START The data

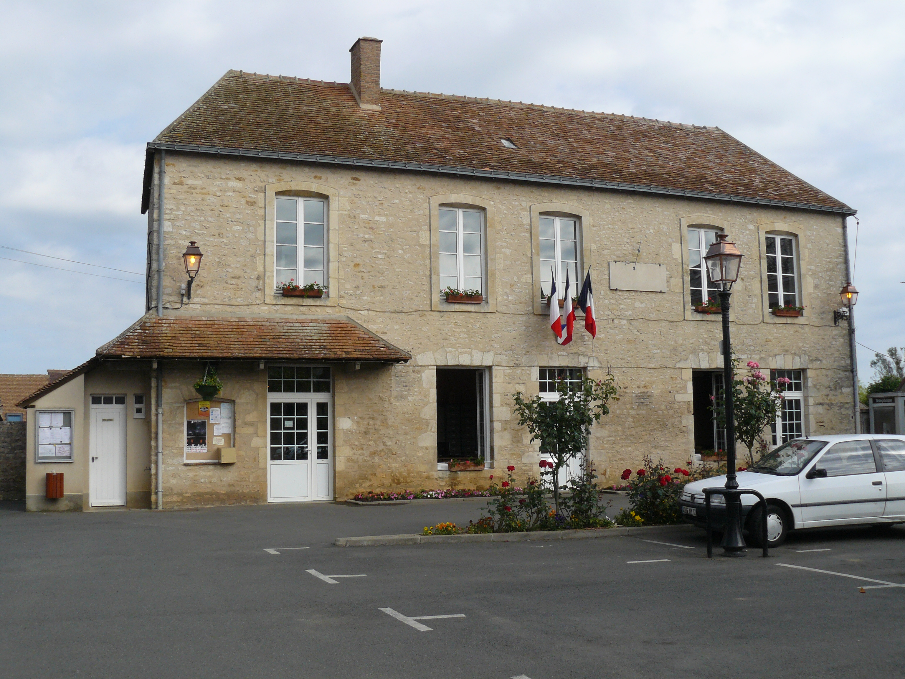 Mairie de Bernay-en-Champagne (France, Pays de la Loire)
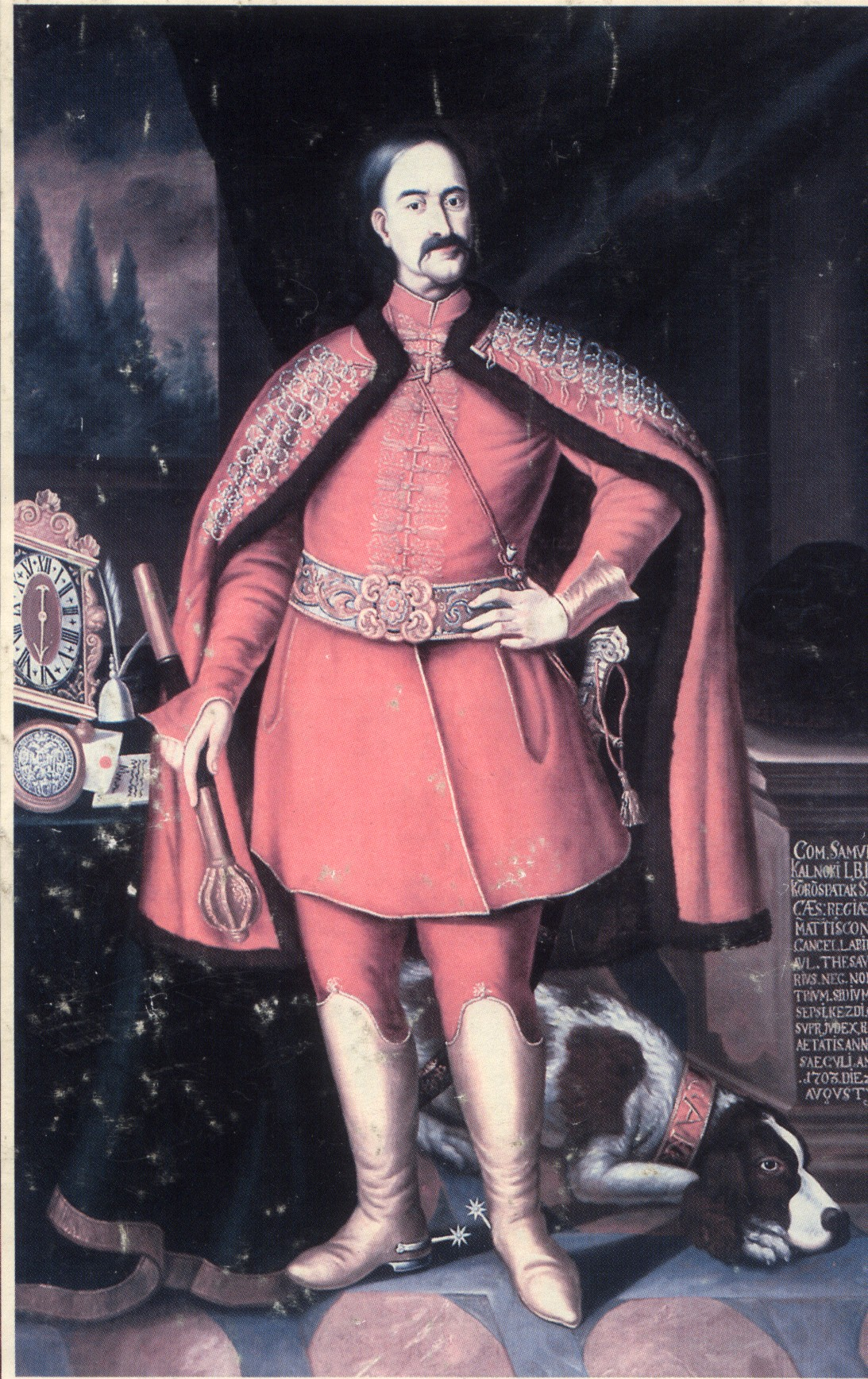 gróf Kálnoky Sámuel 1640-1706 főkapitány, főkirálybíró, Erdély alkancellárja és kincstartója.
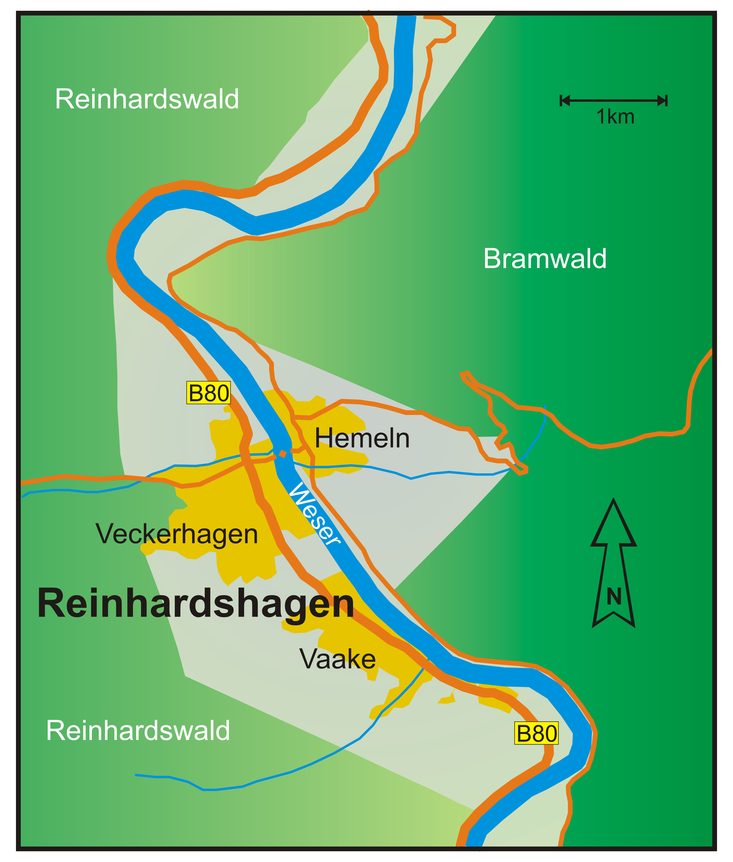 Karte Oberweserausschnitt mit Reinhardshagen Quelle: selbst erstellt Fotograf/Zeichner: presse03 Datum: 27.02.2006

END The data

Every line above should be duplicated exactly; the pictures are to be left out.

Written solution:
 Mairie de Bernay-en-Champagne (France, Pays de la Loire)
 gróf Kálnoky Sámuel 1640-1706 főkapitány, főkirálybíró, Erdély alkancellárja és kincstartója.
 Karte Oberweserausschnitt mit Reinhardshagen Quelle: selbst erstellt Fotograf/Zeichner: presse03 Datum: 27.02.2006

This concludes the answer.